It’s not what you say, it’s what you do. Your actions have to give everybody permission to participate in that kind of culture. If you say you’re inclusive but then turn around and make decisions on your own, it’s not going to work. It has to be a grassroots kind of effort in order to have that leadership style.

Q. How do you develop an organization to remain flat?

One of the challenges of building an organization is keeping it flat while still having accountability matrices in place. It’s always an uncomfortable conversation when you’re saying to your management team — in our case, studio directors — that you want to be casual and inclusive and democratic but still telling them they’re accountable for the profitability of their groups. But you can balance it. It’s not a free for all — otherwise we wouldn’t be financially stable like we are, even with a slowing economy.

Q. How do you build accountability into an organization?

It’s really just communicating what your expectations are. You have to make that clear, because when you don’t know what your expectations are, it confuses everyone around you. That’s why we’ve really worked as a management team to become better communicators, not just with our internal management group but with the entire firm.

Honesty and trust are the keys to good communication. Like a lot of companies, we have been forced to make some tough decisions in terms of layoffs — the first time we’ve had to do that in 21 years of running the firm. We laid off a group of folks, and afterward, it was really tough to stand up in front of everyone and explain why, but you just have to be honest.

That is what we’ve tried to be along the way, because if you lose the trust in employee relationships, everything just kind of spirals backward and it becomes really difficult to correct. So it just comes back to being honest. We have good things that happen and we share those, and sometimes we have setbacks and we share those. It’s better than just letting everyone be surprised about what is around the corner.
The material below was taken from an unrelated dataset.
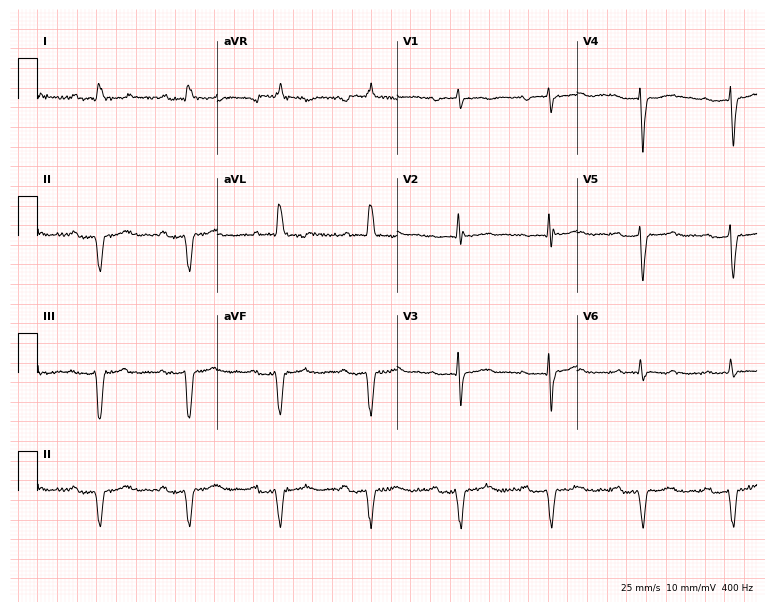
Standard 12-lead ECG recorded from a woman, 82 years old (7.3-second recording at 400 Hz). The tracing shows left bundle branch block.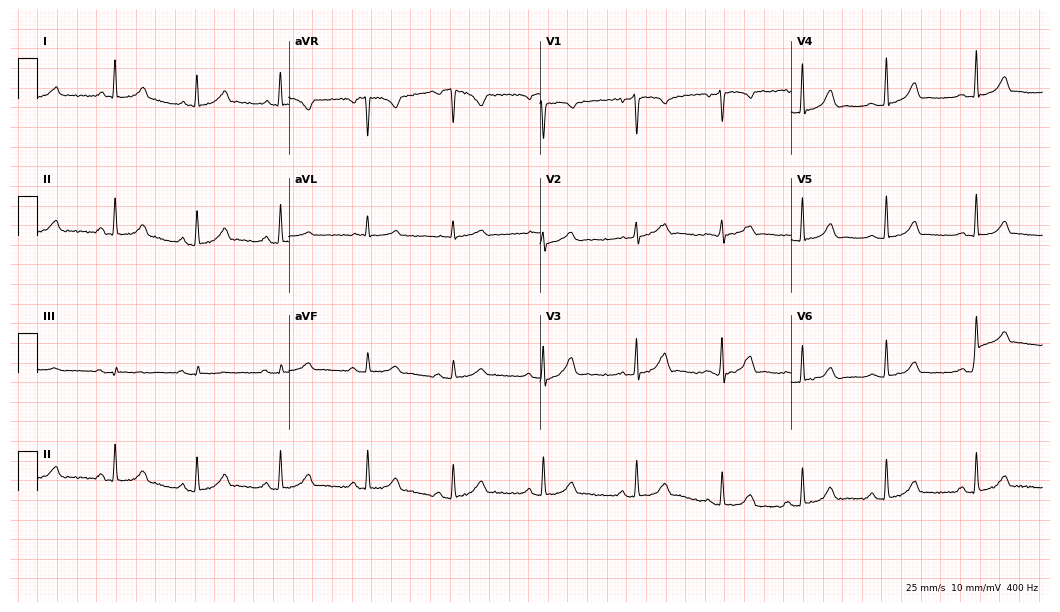
Standard 12-lead ECG recorded from a 25-year-old woman. Read as a normal ECG.

So try to be as transparent as you possibly can about your situation.

Q. How do you keep employees engaged in building the company going forward?

People get motivated when they’re a part of the solution. You have to try to build that kind of can-do atmosphere. There is no secret as to where the economy is going. Most major corporations are hurting right now, so if I stood up at our state of the firm speech and said, ‘Everything is great, guys,’ that would be silly. So our people know that every hour they can spend doing something productive with their time will help Vocon.

The key to that is spending the time and taking the time, not brushing someone off if they approach your desk when you’re in the middle of something. If it’s a silly question or a personal question, you just have to be in the moment.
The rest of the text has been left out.